Curries that you could make to accompany this vegan naan:
- 250 g / 2 cups plain flour, extra for dusting
- 3 g / 1 tsp instant yeast*
- 7 g / 1½ tsp caster (superfine) sugar
- 4 g / ¾ tsp fine salt
- 30 ml / 2 tbsp oil (I use mild olive oil)
- 60 g / ¼ cup plain vegan yoghurt
- approx. 120 ml / ½ cup lukewarm water
- 30 ml / 2 tbsp vegan butter or mild olive oil (I used 1 tbsp each)
- 2 garlic cloves, minced
- salt, for sprinkling
- corinader / cilantro (or parsley), finely chopped
- fine chilli flakes (optional)
- Mix flour, instant yeast, salt and sugar in a medium bowl. If using active dry yeast or fresh yeast instead, it needs to be activated in the liquid (allocated for this recipe) first – please refer to package instructions.
- Make a well in the centre, add oil, vegan youghurt and 120 ml (½ cup) of lukewarm water. Mix with a spoon first and then your hands, if the dough isn’t coming together add another teaspoon or two of water – the dough should be soft and quite sticky.
- Knead the dough with your hands on a lightly floured surface until it becomes smooth – about 5-10 minutes. If the dough is too hard to manage, use a touch of flour to dust it, but refrain from using a lot of flour – you want the dough to be tacky, high hydration of this dough makes for a softer/chewier naan.
- Form kneaded dough into a ball, grease it with a little oil and place in a bowl covered with a kitchen towel. Leave it in a warm place (like switched off oven) until it doubles in size, it takes between 1-2 hours depending on the ambient temperature.
- Punch the air out of the dough and shape into a disc. Divide into six or five equal portions and shape each portion into a ball. Use scales if you want them to be identical.
- Roll portions of dough into thin 16-17 cm / 6-6.5 inch circles (or any shape) on a lightly floured surface. Make sure you have at least one ready before you heat up the pan and carry on rolling the rest out as you go.
- Heat up an iron cast skillet on low-medium heat. If you don’t have one, a heavy non-stick pan will work too.
- Once the skillet is hot, shake excess flour off the naan and place it on the hot skillet. Make sure the heat is set to medium and leave it uninteruppted for about 1-2 minutes before checking on it.
- Once the naan looks puffed up and blistered, check the underside using kitchen tongs. If the underside looks cooked (image on the right), flip it and continue cooking it until the reverse side develops charred spots (approx. 1-2 minutes depending on the type of heat and the pan you are using). If you want a really chewy naan, take it off the heat when the hotspots are only just light-medium brown.
- Take off the pan and keep warm – stacked on top of each other and wrapped up in kitchen foil – while you cook the rest. You can store them overnight in the fridge and reheat (wrapped in a piece of kitchen foil) in a warm oven to soften.
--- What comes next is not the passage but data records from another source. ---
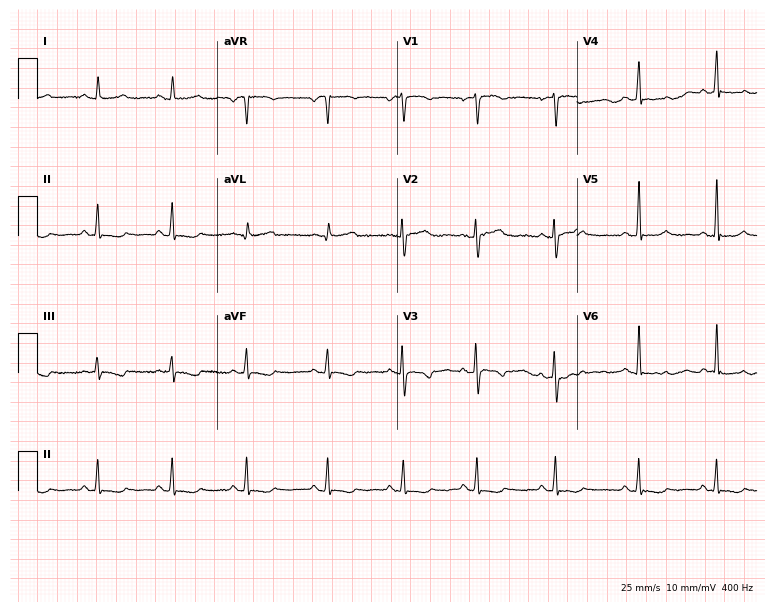
ECG (7.3-second recording at 400 Hz) — a female, 25 years old. Screened for six findings — first-degree AV block, right bundle branch block (RBBB), left bundle branch block (LBBB), sinus bradycardia, atrial fibrillation (AF), sinus tachycardia — none is recorded.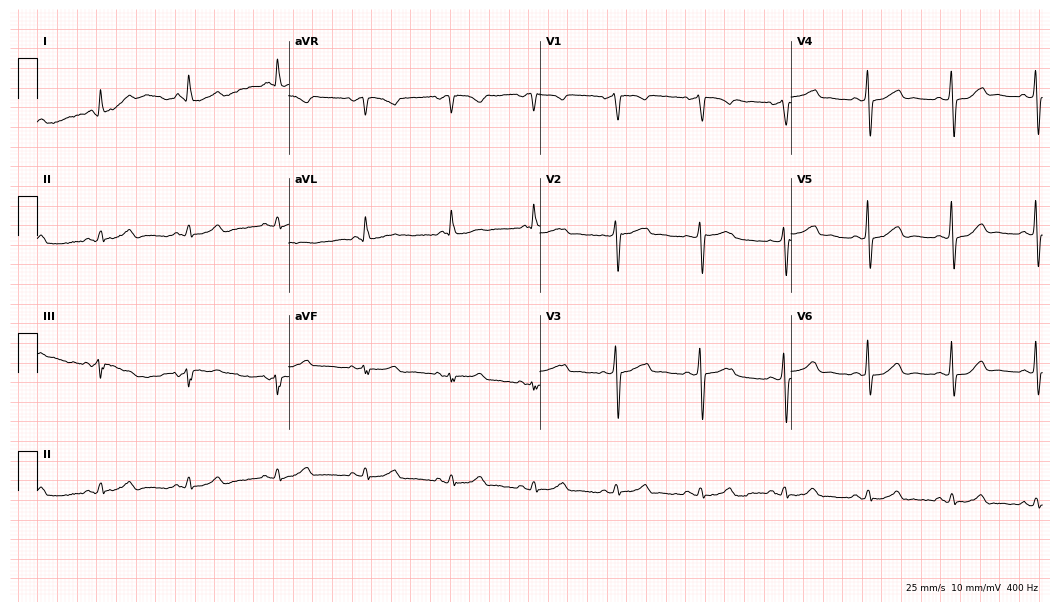
Standard 12-lead ECG recorded from a 64-year-old male (10.2-second recording at 400 Hz). Read as a normal ECG.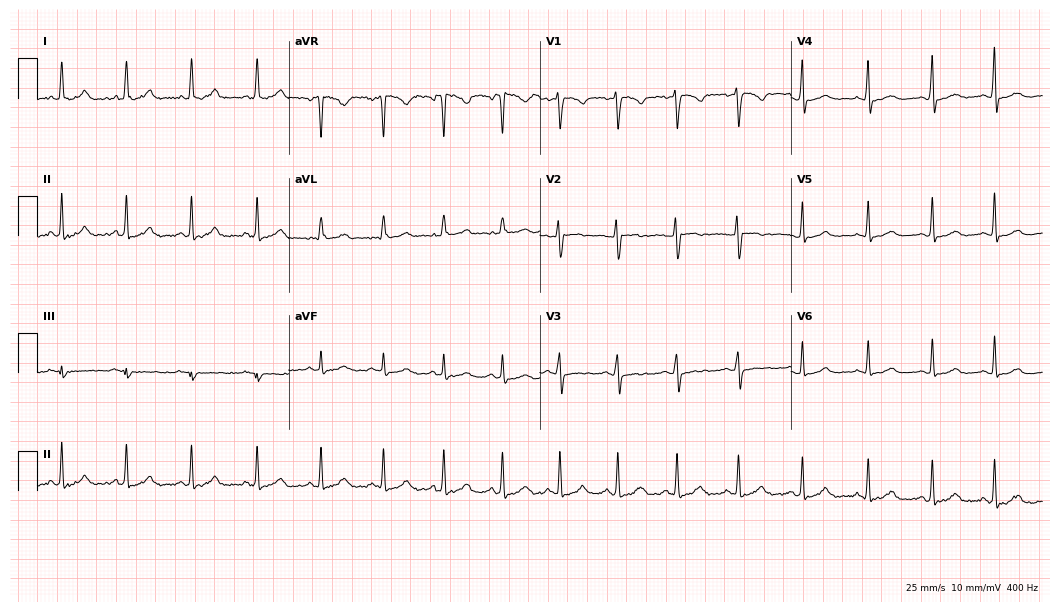
12-lead ECG (10.2-second recording at 400 Hz) from a female, 30 years old. Labelled as a normal ECG.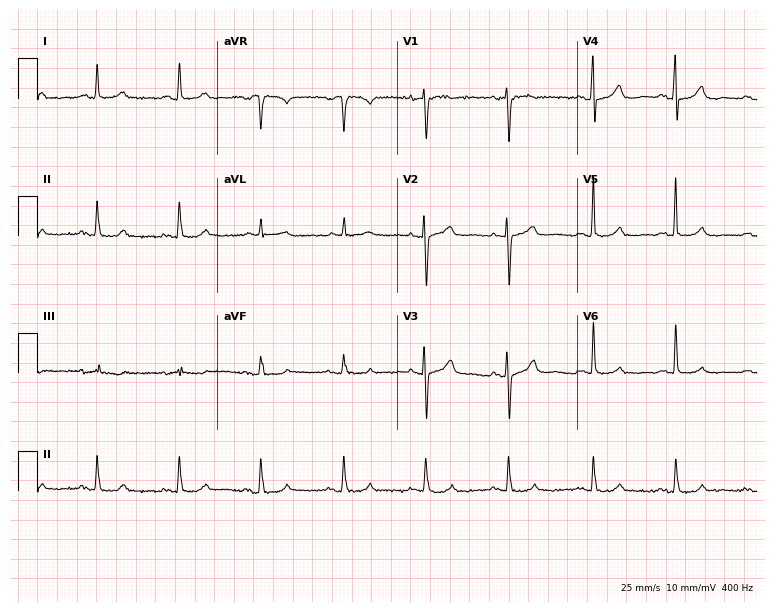
Standard 12-lead ECG recorded from a 75-year-old female. Read as a normal ECG.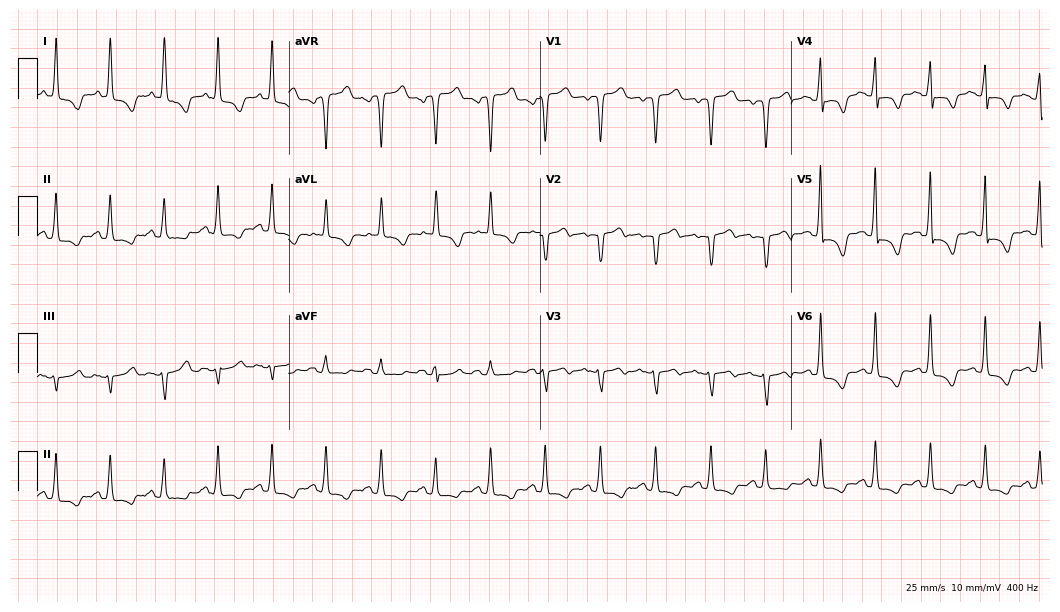
12-lead ECG from a 75-year-old man. Findings include sinus tachycardia (a sinus rate of 100 beats per minute or more).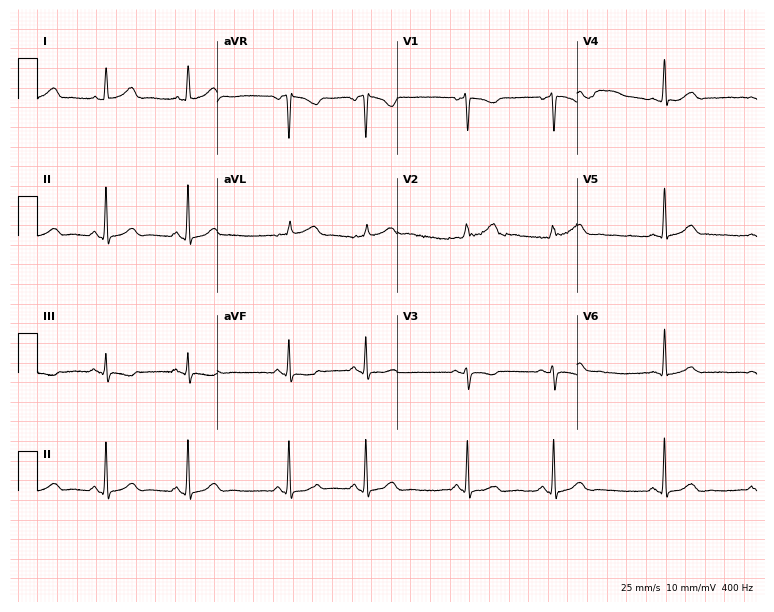
Resting 12-lead electrocardiogram (7.3-second recording at 400 Hz). Patient: a 25-year-old female. Read as a normal ECG.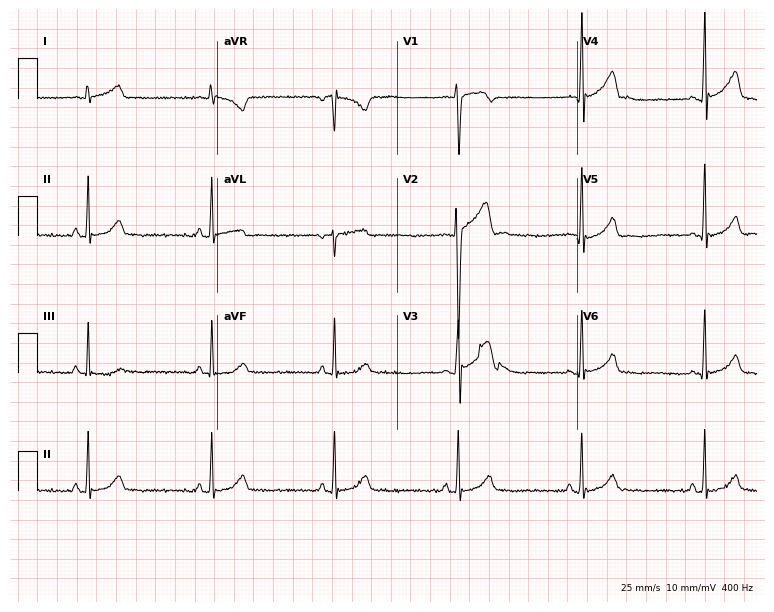
Standard 12-lead ECG recorded from an 18-year-old male patient. The tracing shows sinus bradycardia (a sinus rate of 50 beats per minute or less).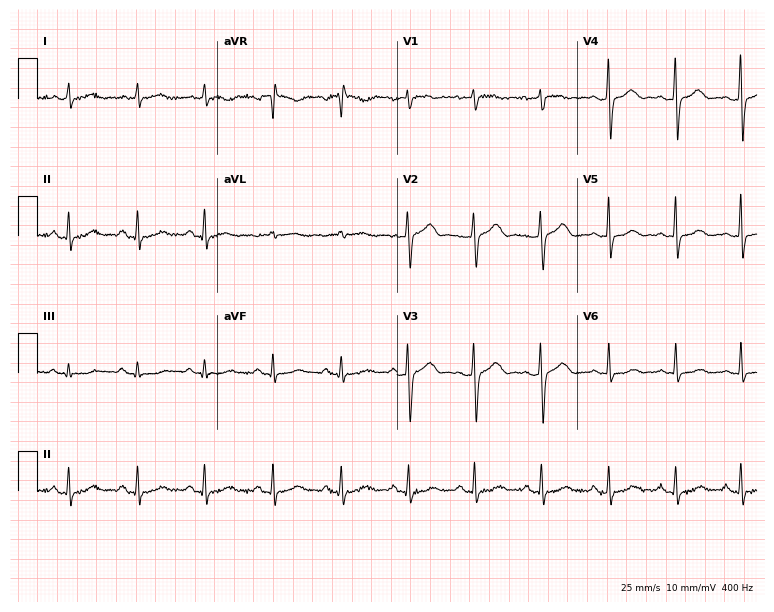
Standard 12-lead ECG recorded from a 57-year-old female (7.3-second recording at 400 Hz). Read as a normal ECG.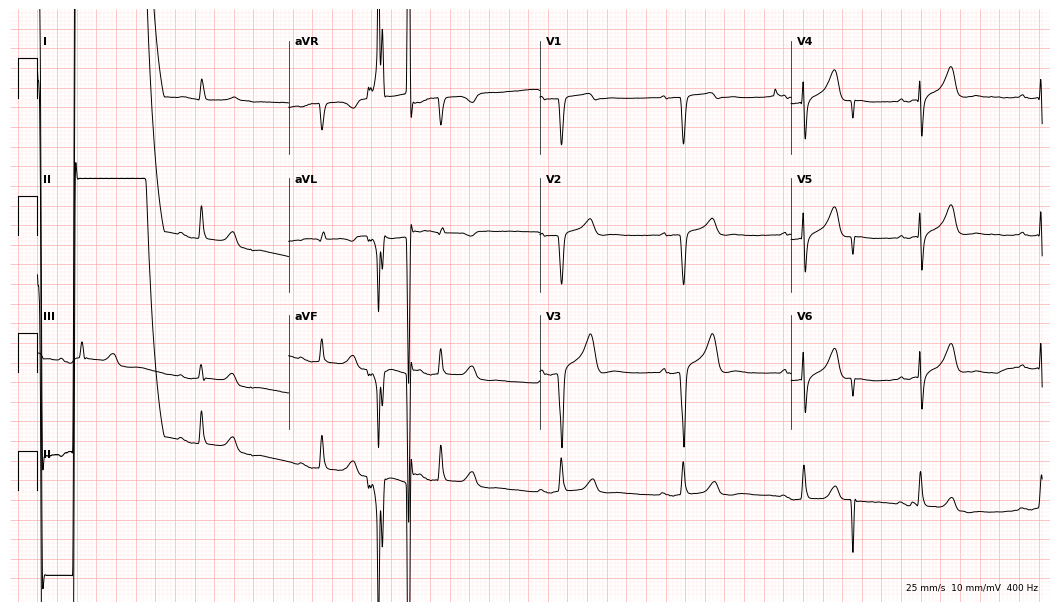
Electrocardiogram, a 74-year-old male. Of the six screened findings (first-degree AV block, right bundle branch block, left bundle branch block, sinus bradycardia, atrial fibrillation, sinus tachycardia), none is recorded.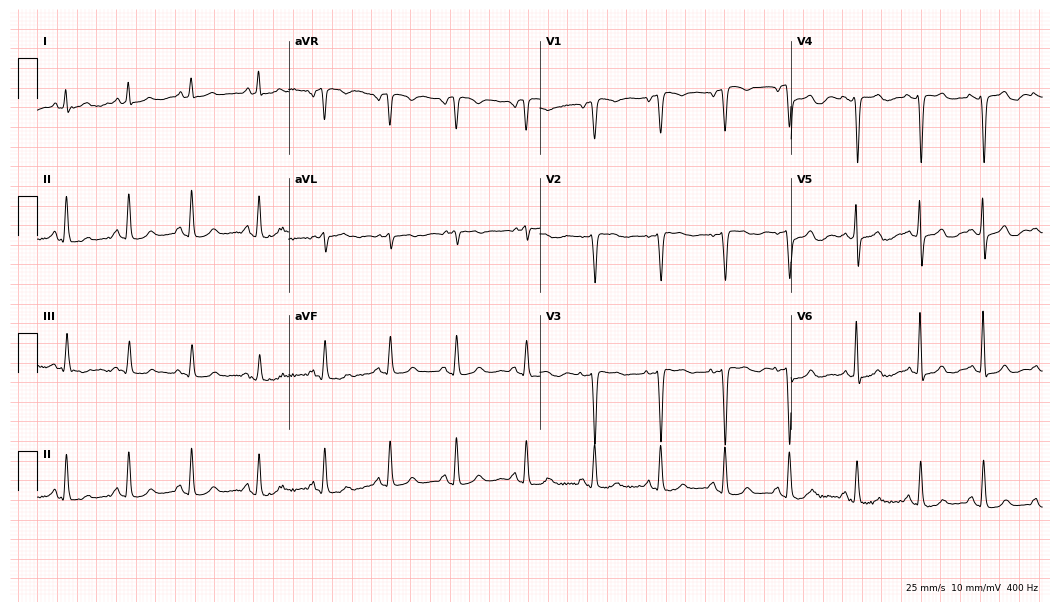
Electrocardiogram (10.2-second recording at 400 Hz), a 75-year-old woman. Of the six screened findings (first-degree AV block, right bundle branch block, left bundle branch block, sinus bradycardia, atrial fibrillation, sinus tachycardia), none is recorded.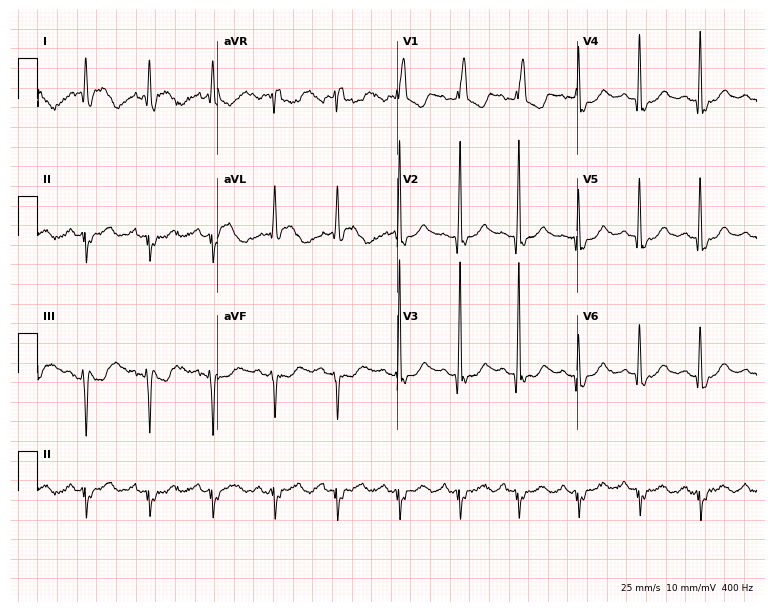
12-lead ECG from a 57-year-old male patient. Findings include right bundle branch block.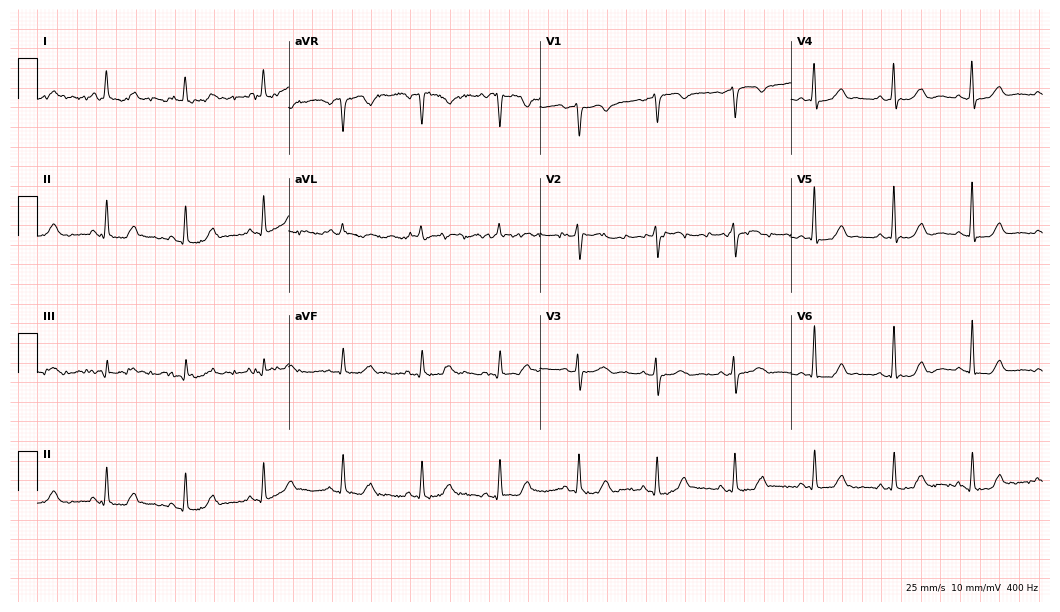
Resting 12-lead electrocardiogram (10.2-second recording at 400 Hz). Patient: a female, 82 years old. Read as a normal ECG.

- Melt vegan butter or warm up olive oil in a small pan on low-medium heat.
- Reduce the heat to as low as possible and add minced garlic. Allow it to fry (stirring frequently) until cooked and fragrant, but you don’t want it to brown – about 1-2 minutes on low heat.
- Brush warm naan with garlic butter/oil, sprinkle with salt, fresh herbs and chilli flakes (if using)
*YEAST: make sure to use the correct type of yeast and to activate it properly (if needed). I use instant yeast, which requires no prior activation and is added directly into the flour. If using active dry yeast, use 4 g / 1¼ tsp or 8 g / 0.25 oz if using fresh. Both of these types of yeast require activation in liquid (use portion of the liquid allocated to the recipe) BEFORE adding to the dry ingredients. Read instructions on the packet for more detail.